Single by Barenaked Ladies

from the album Grinning Streak
- Released: March 26, 2013
- Recorded: May 2012
- Genre: Alternative rock
- Length: 2:37 (Bob Clearmountain Mix) 2:46 (Mark Endert Mix)
- Label: Raisin'/Vanguard Records
- Songwriter(s): Ed Robertson, Zac Maloy
- Producer(s): Gavin Brown

Barenaked Ladies singles chronology
| "Every Subway Car (Feat. Erin McCarley)" (2010) | "Boomerang" (2013) | "Odds Are" (2013) |

= Boomerang (Barenaked Ladies song) =

2013 single by Barenaked Ladies

"Boomerang" is a song by Canadian rock band Barenaked Ladies. It is the first single from their 2013 album, Grinning Streak. It was released as a downloadable single on March 26, 2013.

==History==
"Boomerang" was written by Ed Robertson and the Nashville-based singer-songwriter, Zac Maloy. BNL headed into the studio on May 24, 2012 with multi-platinum, multi-Juno Award-winning producer Gavin Brown to begin recording "Boomerang". Pictures and videos from these sessions were posted by the band via Twitter.
At the time, fans were unsure as to whether or not BNL were recording a full album, given conflicting reports from different members at different points in time.
The band originally had no intent of recording a full album. After a show in Canandaigua on July 7, 2012, Robertson stated that they weren't working on a full album, because "Nobody wants to buy a full album anymore". Instead, they planned to release "Boomerang" as a non-album single in conjuncture with their "Last Summer On Earth 2012" tour. When asked about the release date, Ed added that the band members were not happy with the final mix of the song, and that they were waiting for a re-mix they could potentially release in the coming weeks. Despite remaining unreleased until March 2013, the band continued to play it at every show of their "Last Summer On Earth 2012" and "Symphony Barenaked" tours.

==Releases and mixes==
The digital download of the single contains only the Bob Clearmountain mix. The promotional CD copy (issued mainly to radio stations for airplay), includes the Bob Clearmountain and Mark Endert mixes, respectively.
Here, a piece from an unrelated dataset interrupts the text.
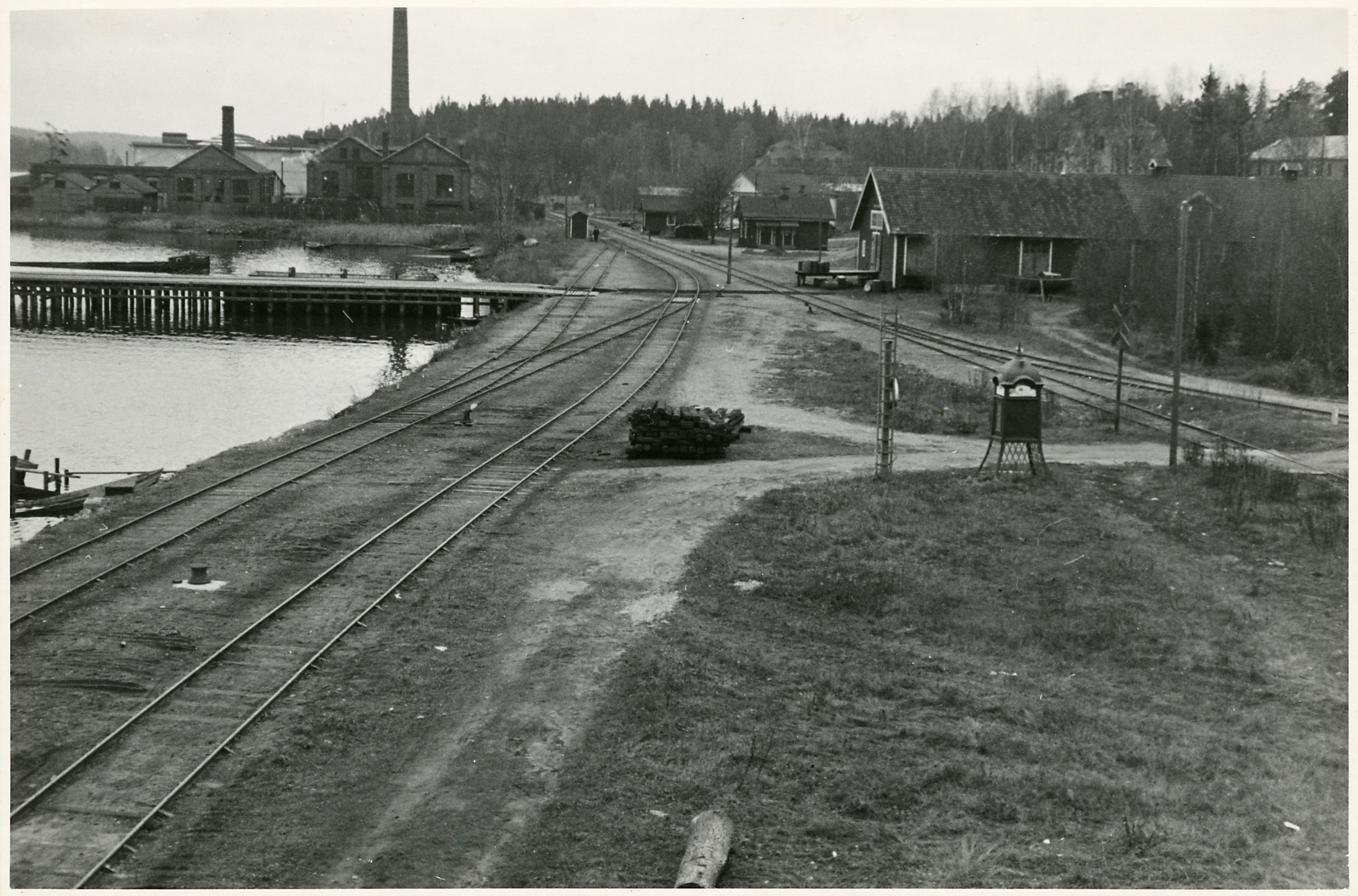 Södertälje uthamn. Text på omslag: "Bilderna tagna inför elektrifieringen av bandelar i Sverige". Text på omslag: "Södertälje Uthamn". Historik Fotografering 1930 - 1939 FOTOGRAF Fotograf okänd

| No. | Title | Writer(s) | Length |
|---|---|---|---|
| 1. | "Boomerang" (Bob Clearmountain Mix) | Ed Robertson, Zac Maloy | 2:37 |
| 2. | "Boomerang" (Mark Endert Mix) | Ed Robertson, Zac Maloy | 2:46 |
| Total length: |  |  | 5:23 |

==Music videos==
- The first video released for "Boomerang" was the official lyric video. It was released March 22, 2013 on BNL's official YouTube channel, "BNLMusic", and uses the Bob Clearmountain mix of the song. The video itself is a slideshow of fan-captured, fan-submitted pictures of historical landmarks in and around Toronto. As the music plays and the slideshow scrolls through all the pictures, the lyrics (in text format) are animated onto the pictures as they change, and are made to fit in with each scene, as well as be in sync with the song.
- A contest in search of the official music video for "Boomerang" was held by Barenaked Ladies, through Genero.TV. To enter, fans had to create and enter their own music videos for "Boomerang" into the contest, to be judged by Barenaked Ladies and the Genero.TV team once entries closed. The deadline for entries was April 29, 2013. The winner received a $5,000 cash prize, and their entry to the contest became the official music video for "Boomerang". Other outstanding video submissions that didn't win will still be nominated for the 2013 Genero Awards. Unlike the official lyric video for "Boomerang", this video uses the Mark Endert mix of the song.

==Charts==
"Boomerang" debuted at No. 30 on Canada's adult contemporary chart, eventually climbing up no No. 11, and has spent eighteen weeks there (as of August 2013).